Nevertheless, our results should be considered in light of a number of limitations. First, our analyses were constrained by the technical limitations of the Illumina 450K arrays, which assay only ~3% of CpG sites in the genome. Due to the small sample size in SP I, the whole genome sequencing analysis results need further validation. These May increase the possibility of false negative results. Second, this is a longitudinal study, but we failed to follow up with all the subjects on baseline except the patients who effectively improved the outcome after 5 weeks. We did not evaluate the long-term effects of the treatments after a 5-week treatment period, although most patients visited the outpatient clinic regularly. Third, our study has analyzed DNA methylation in peripheral blood, which is an easily accessible tissue, so it can only provide limited information on disease-related primary tissue variation and potential pathogenic processes. Fourth, we have explored the potential effects of olanzapine or risperidone on DNA methylation by assessing a sub-group of patients with SCZ and MIP. We didn’t strictly standardize the intervention program of the corresponding subjects. Fifth, only male patients from Huan, China, were included in the present study. Considering the possible regional variation, further validation in large and more diverse populations is needed. Finally, although we found some evidence that psychotic symptoms-associated DMPs, we did not detect the expression of candidate genes. Future work will aim to explore more interactions of GRM8 and psychotic symptoms both in animal studies and clinical research.

Conclusion

This study investigated the genome-wide DNA methylation status, which could be used to identify potential biomarkers for psychotic disorders in Chinese male patients with SCZ and MUD-MIP. Seven DMPs associated with psychosis were identified, which were verified in large sample sizes by the MethLight qPCR method.

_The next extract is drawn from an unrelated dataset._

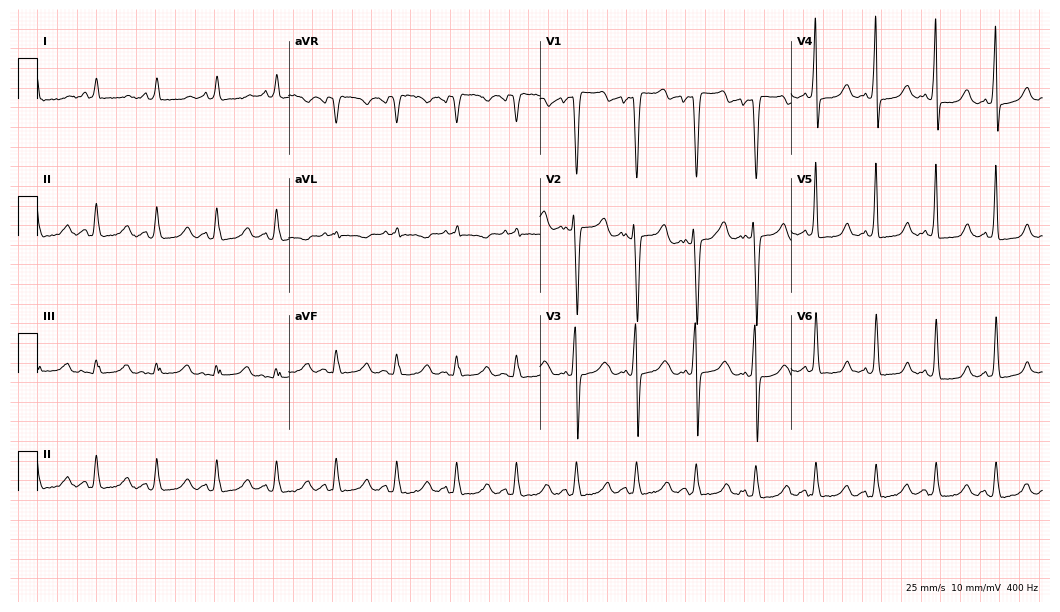
Standard 12-lead ECG recorded from a 53-year-old male patient. None of these six findings is recorded: first-degree AV block, right bundle branch block, left bundle branch block, sinus bradycardia, atrial fibrillation, sinus tachycardia. Findings outside these six are not listed.

GRM8 was the only gene screened from the genome methylation chip data that showed significant differences in methylation levels in pairwise comparisons of the four groups (SCZ, NC, MUD-MIP, and MUD-only). Meanwhile hypermethylation of GRM8 showed a significant association with the total scores of the Positive Negative Syndrome Scale and WHO disability assessment schedule II in both baseline and follow-up. Further investigations on the function and mechanism of GRM8 will help us to better understand the pathogenesis and prognostic biomarkers of psychotic symptoms as well as therapeutic options that target causative epigenetic alterations.